Maac Kolkata

22nd June 2017 was a special day  at Maac Kolkata for those at MAAC Chowringhee | Rashbehari | Kakurgachi, as students, faculty and staff alike gathered at the Academy of Fine Arts, Kolkata for a unique experience.

Every year, Maac Kolkata organises the MAAC Manifest, a 3D and VFX seminar hosted with the novel aim of providing a platform for students to gain insight directly from stalwarts of the media world.

The organisation of the event is spearheaded by Mr. Naveen Choudhary the Director MAAC Chowringhee | Rashbehari | Kakurgachi , whose entrepreneurship and dedication facilitated the presence of this year’s esteemed speakers: Mr. Pete Draper, one of the founders of Makuta Studios, and Mr. Abir Aich, AVP-Academics of MAAC India and a media professional for the past 18 years, despite their packed schedules.

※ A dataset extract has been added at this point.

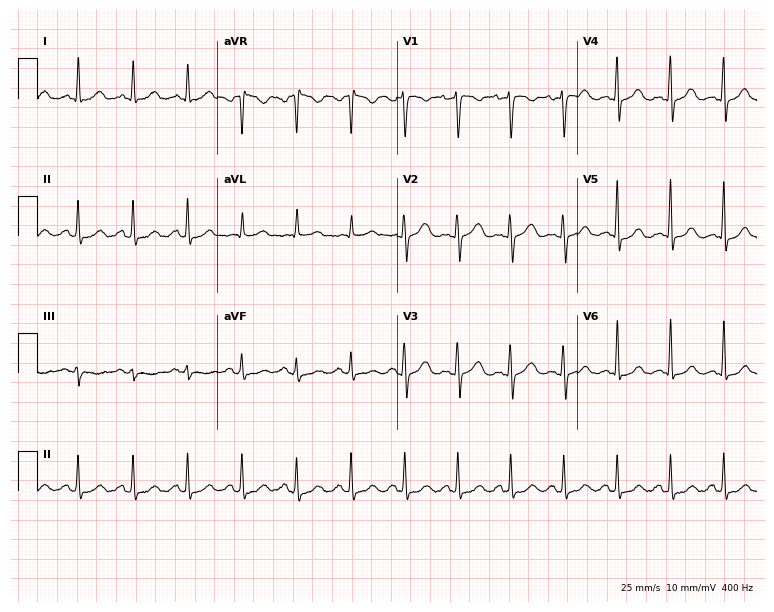
Standard 12-lead ECG recorded from a 48-year-old female patient. The tracing shows sinus tachycardia (a sinus rate of 100 beats per minute or more).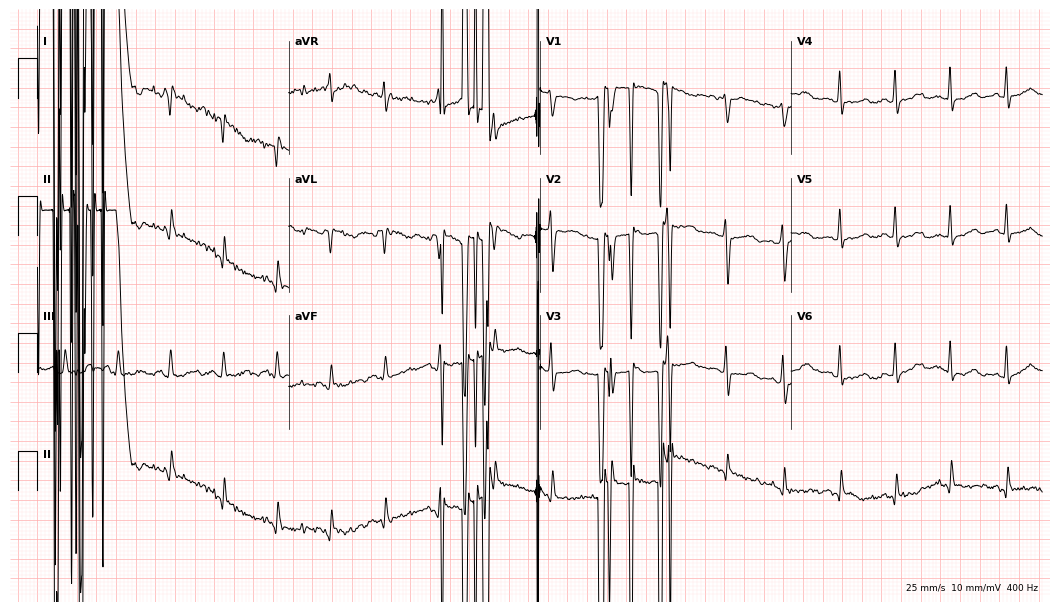
Standard 12-lead ECG recorded from a 38-year-old woman (10.2-second recording at 400 Hz). None of these six findings is recorded: first-degree AV block, right bundle branch block, left bundle branch block, sinus bradycardia, atrial fibrillation, sinus tachycardia. Other findings, if any, are not listed.

There was an air of excitement in the auditorium as everyone gathered for the event. The welcome speech was given by  Mr. Sajan Samuel Asst.Vice President,, and with everyone gathered on time, the inaugural lamp was lit by Mr. Draper, Mr. Aich and Mr. Choudhary shortly after 10AM.

The speakers for the day were introduced, and Mr. Draper took the stage.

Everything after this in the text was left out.